In our interview with Professor Viv Bennett the DH's director of nursing describes the government's programme to boost the number of health visitors as 'incredibly unusual', because it attached a specific target for how many health visitors it set out to recruit.

Unlike the recent school nursing vision, or the forthcoming community nursing strategy, ministers were very clear that they wanted to increase health visitor numbers by 4200 by 2014. As a result, around 1700 are expected to qualify this year.

There are now only 8000 district nurses in the UK, compared to almost 13,000 a decade ago, which begs the question: why not consider a target for district nurse recruitment?

Without set targets, monitoring the effectiveness of policies, strategies, and visions becomes a very subjective process.
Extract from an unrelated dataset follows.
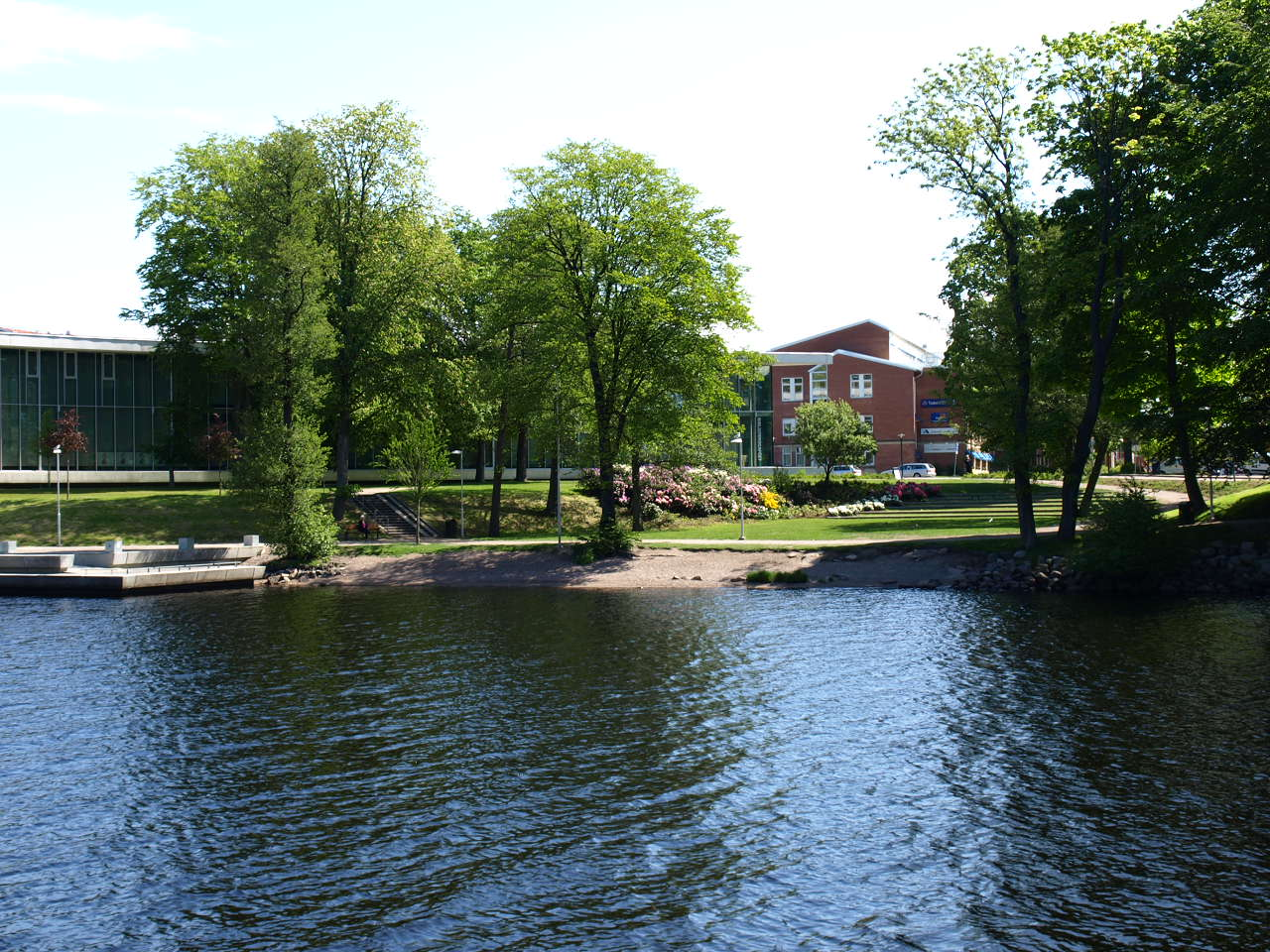 Vy över Kapsylparken i Halmstad./ Wiew over Kapsylparken in Halmstad,Sweden.

The school nursing vision, for example, was widely welcomed by the profession for stressing the importance of this vital branch of nursing. But, arguably, it did little to incentivise local authorities (which will commission school nursing from next year) to increase their number.

As RCN chair of council Kath McCourt writes her organisation hears stories of inadequate staffing levels from its members 'week after week'. She is backed up by DH figures, which last month showed there has been a 4800 reduction in the number of nurses since 2010.

The health visitor strategy helped stem the declining number of health visitors. It will require monitoring in the long term, to account for a workforce that will lose many experienced nurses to retirement in the coming years, but its success in the short term should be applauded.

Ministerial will to boost numbers was no doubt strengthened by the recruitment target. Let us hope that future nursing strategies acknowledge the need for adequate staffing levels, and find effective ways to encourage them.